From PES 3 (Winning Eleven 7), players' growth and decline curves were added, where a player's statistics may improve or decline, depending on training and age. This added a new depth to purchasing players, adding value to an up-and-coming youngster whose abilities rise dramatically and creating a trade-off if the player buys skilled but declining veterans.

=== Editing ===
Fans of the series often make "option files" and "patches" which modify all player names into those of their real life counterparts, as well as including transfers from the latest transfer window and, occasionally, altered stats of more obscure players whose in-game attributes do not precisely replicate their real life skills.

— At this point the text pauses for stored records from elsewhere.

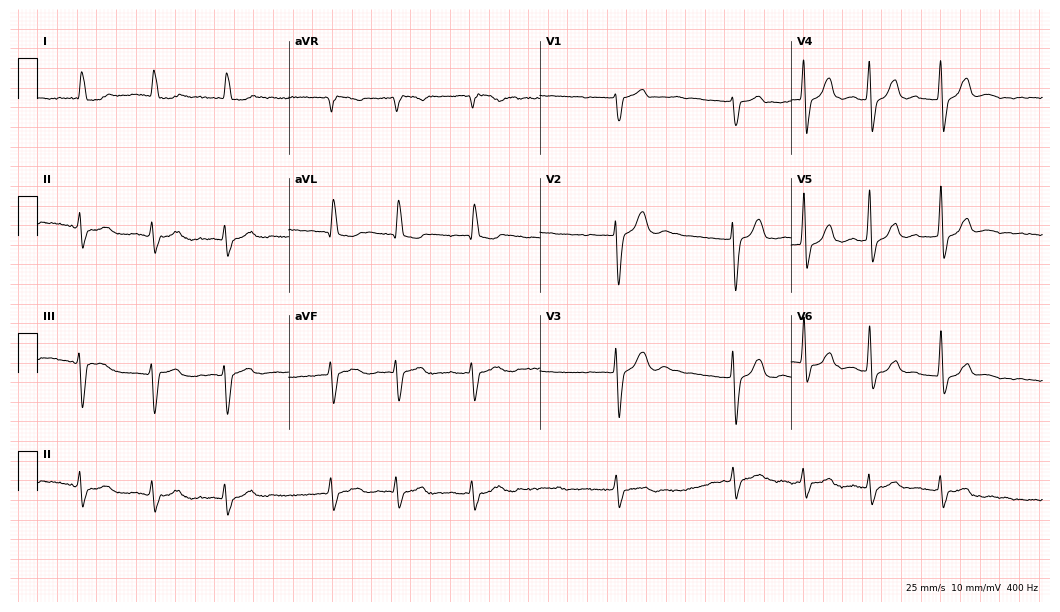
Standard 12-lead ECG recorded from a female patient, 84 years old. The tracing shows left bundle branch block, atrial fibrillation.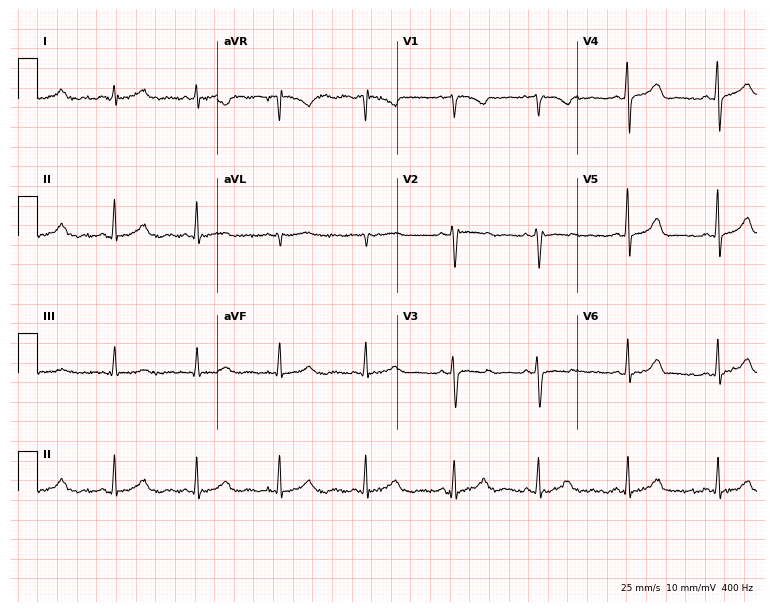
Resting 12-lead electrocardiogram. Patient: a woman, 49 years old. Read as a normal ECG.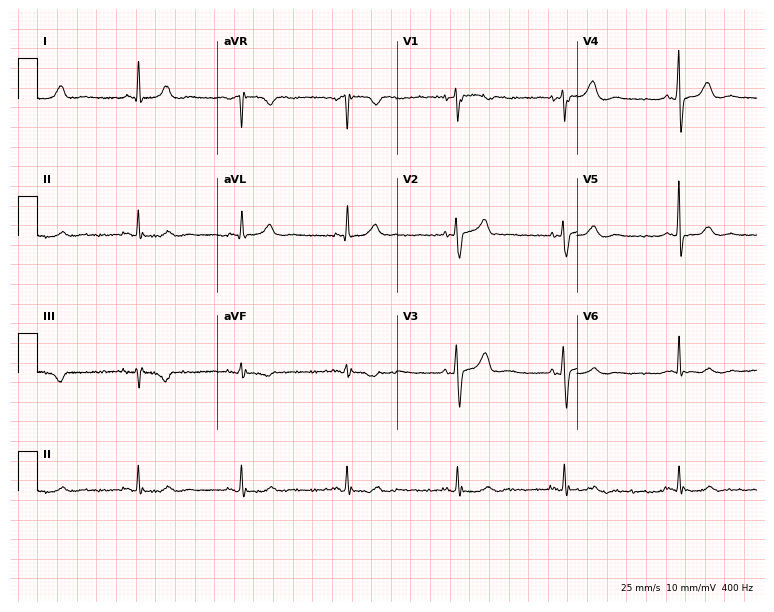
Electrocardiogram, a female patient, 77 years old. Of the six screened findings (first-degree AV block, right bundle branch block (RBBB), left bundle branch block (LBBB), sinus bradycardia, atrial fibrillation (AF), sinus tachycardia), none is recorded. Other findings, if any, are not listed.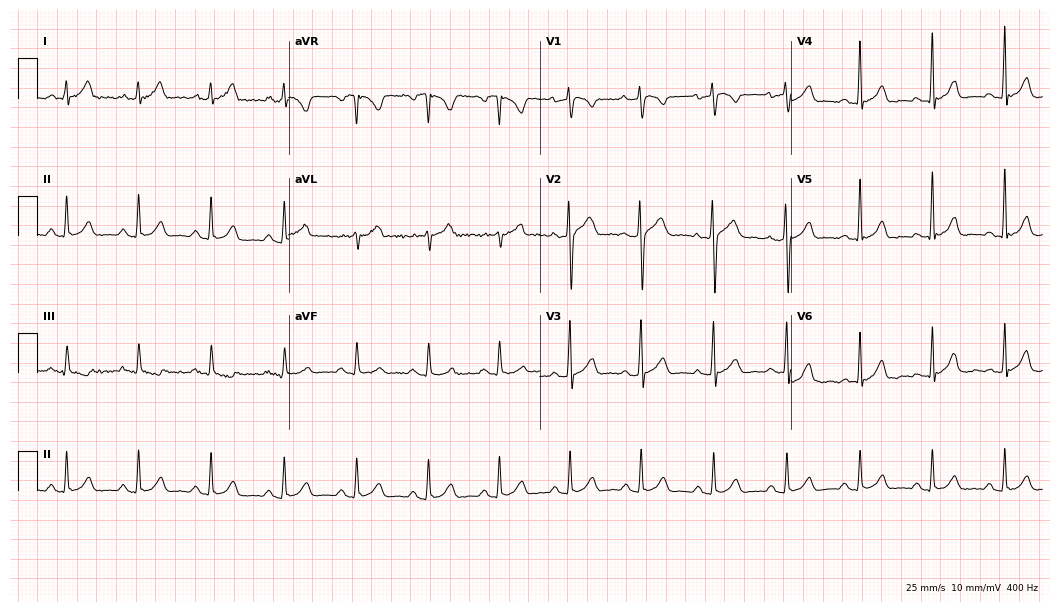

More experienced gamers often use "patches", editing the actual game code and modifying the graphical content to include accurate kits for unlicensed teams, new stadiums, and footballs from Nike, Inc., Puma, Umbro and Mitre, as well as more Adidas balls. Most patches also contain licensed referee kits from FIFA and the official logos of the various European leagues. These patches are technically a breach of copyright, and are often sold illegally in territories like South America. Konami have become less tolerant of this kind of fan editing in recent years, and now encrypt the data pertaining to kits and player statistics in each new release. However, fan communities invariably find ways to crack this encryption, and patches still appear once this has been achieved.

Since Pro Evolution Soccer 6 onwards, there has been a separate league with 18 generic teams (Team A, Team B, Team C etc.) present, which can be edited fully. This is thought to be due to the fact that Konami failed to get the rights to the German Bundesliga, and is usually made into the Bundesliga or another league of one's preference by patch makers. However, most people use this to put their edited players into playable teams from the start instead of having to play through Master League to purchase them or alternatively edit the existing non-generic teams. This feature does not appear in the Wii version of the game (but, as stated above, the non-generic teams can be edited anyway).

== History ==
International Superstar Soccer (1994), the first game in Konami's International Superstar Soccer (ISS) series, released for the SNES. A rivalry subsequently emerged between the FIFA and ISS franchises. International Superstar Soccer Pro (ISS Pro), released for the PlayStation in 1997, was considered a "game-changer" for association football games, which had been largely dominated by rival FIFA on home systems for the last several years. Developed by Konami Tokyo, ISS Pro introduced a new 3D engine capable of better graphics and more sophisticated gameplay than its rival. Whereas FIFA had a simpler "arcade-style" approach to its gameplay, ISS Pro introduced more complex simulation gameplay emphasizing tactics and improvisation, enabled by tactical variety such as nine in-match strategy options. It spawned the Pro Evolution Soccer (PES) series, which became known for having "faster-paced tactical play" and more varied emergent gameplay, while FIFA was known for having more licenses.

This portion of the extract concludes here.